*** DATA TO EXAMINE Section Begins ***

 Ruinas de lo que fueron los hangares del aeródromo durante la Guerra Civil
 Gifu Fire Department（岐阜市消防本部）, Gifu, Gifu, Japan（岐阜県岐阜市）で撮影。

*** DATA TO EXAMINE Section Ends ***
*** DATA TO EXAMINE Section Begins ***

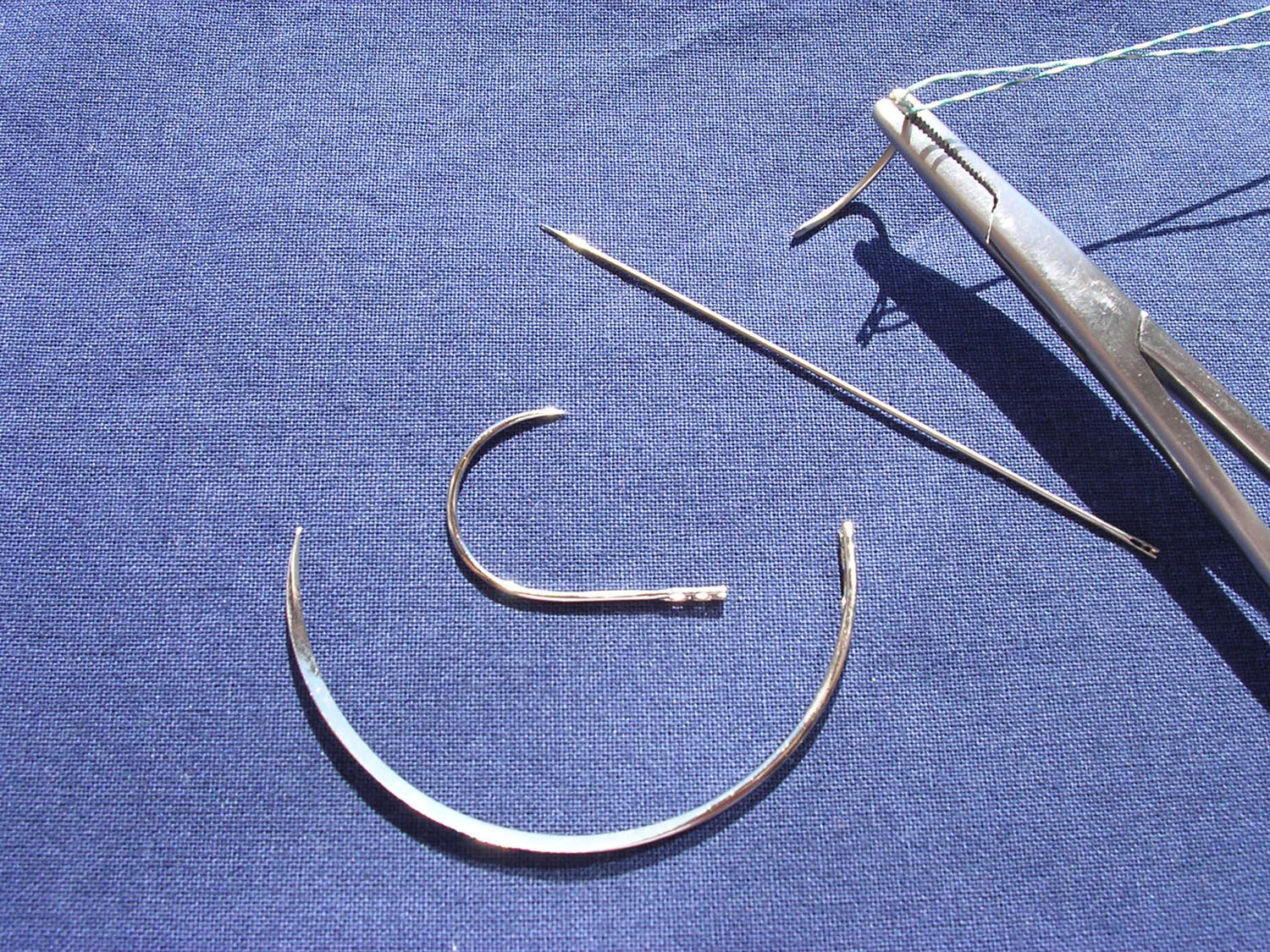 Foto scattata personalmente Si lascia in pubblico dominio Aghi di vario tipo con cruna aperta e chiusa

*** DATA TO EXAMINE Section Ends ***

- _HOW TO COMPLETE THIS TASK_
In the listing above, locate the line containing "Ruinas de lo" and the line containing "Gifu Fire Department（岐阜市消防本部）, Gifu, Gifu, Japan（岐阜県岐阜市）で撮影。", then transcribe both and every line between them verbatim.

- _RESULT_
 Ruinas de lo que fueron los hangares del aeródromo durante la Guerra Civil
 Gifu Fire Department（岐阜市消防本部）, Gifu, Gifu, Japan（岐阜県岐阜市）で撮影。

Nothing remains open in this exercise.